Popular VA Choice program could go bankrupt without prompt Congressional action

Shulkin FBN

While lawmakers may be focused on repealing and replacing ObamaCare when they return from recess next week, the Department of Veterans Affairs is facing a critical funding deadline that could lead to significant problems for U.S. vets seeking care.

Funding for the Choice program—which expanded veterans’ access to care outside the VA system in 2014 in order to cut down on lengthy wait times—is running out of cash, and fast. VA Secretary David Shulkin said last month that unless funds were transferred into the account, the program could be bankrupt before the end of the fiscal year.

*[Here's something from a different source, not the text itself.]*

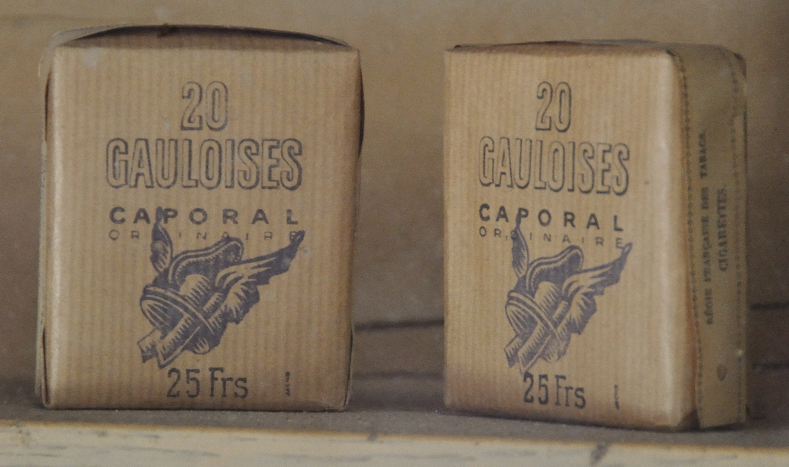 Anciens paquets de cigarettes Gauloises conservés au château de La Ferté Saint-Aubin.

“If there is no action at all by Congress, then the Choice program will dry up by mid-August,” Shulkin said during a Senate testimony in June.

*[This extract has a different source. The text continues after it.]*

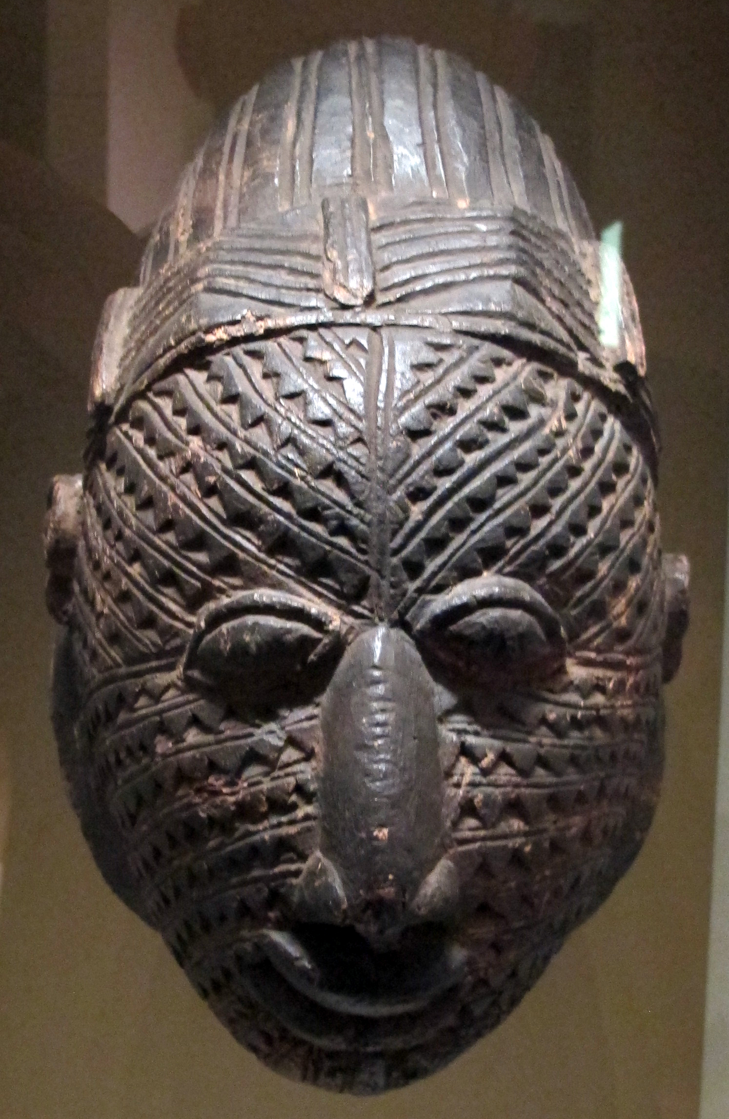 Musée du quai Branly

Between March 7 and June 14, the funds available for the Choice account fell from $2 billion to $821 million, Secretary Shulkin said, due to unexpectedly high usage of the program.

“We now have too little money in the Choice account, which we’re working to solve … with legislative authority to replenish funds into the Choice account,” Shulkin said before the Senate Veteran’s Affairs Committee in June.

Shulkin explained the VA essentially has two “checking accounts” to provide care for vets. However, it cannot transfer existing funds between the two accounts without legislative approval—which it has yet to receive from Congress.

“We have enough money to get us through the end of the fiscal year, if we could balance the accounts correctly we could make it through to the end of the year,” Shulkin said.

When the program was created in 2014, it was awarded $10 billion to be used by August of this year. President Trump signed an extension of the program in April, which passed Congress with bipartisan support. No additional money was included along with the extension because, at the time, Shulkin expected the program to have $1 billion in funds to be left over for use until next year’s budget was passed.

More than 1.6 million veterans have received care through the Choice program, according to the VA. During the 2016 fiscal year alone, the VA issued 2 million authorizations for veterans to use Choice, a fivefold increase over the year prior. In the first quarter of 2017, authorizations for Choice increased 30%.